The entire system was rigged against Palestine’s population to “favor” one people that the West wanted to see leave their countries, and the Arab leadership was ineffective then — and even more ineffective now — to do anything about it.
Abdul Qadir was the nephew of Amin Al-Husseini, the grand mufti of Jerusalem, whose hatred of Jews trumped his love for Palestine. A friend and supporter of the Nazi leader Adolf Hitler, the mufti sought comfort among the only people who challenged the Jewish leadership. It was before anyone knew about the depravity of the Nazi scheme to eradicate Judaism in Europe and murder six million Jews.

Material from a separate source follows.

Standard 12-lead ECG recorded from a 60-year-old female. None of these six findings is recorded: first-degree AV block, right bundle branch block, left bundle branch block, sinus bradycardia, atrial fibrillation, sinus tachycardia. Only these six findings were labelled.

You have to admire the resolve of the Jewish people who built a movement to commemorate the murdered six million. But the Nazis also murdered about 12 million non-Jews, mostly Christians, the handicapped, the mentally disabled, Russian prisoners and other non-Aryans. Christians have done nothing to memorialize those 12 million dead.
In truth, the Balfour Declaration is significant in only one respect, as a symbol of the “religious racism” that spawned Israel’s creation. The real significance is buried in the Balfour Declaration’s shadow, where Christians failed to stand up for their battered birthright, and where Palestinian activists, 100 years later, continue to fail in their own leadership.
Hate and anger are not a strategy to re-establish Palestinian rights. The fixation on the Balfour Declaration and other historical trivia suggests Palestinian activists have not moved beyond that anger.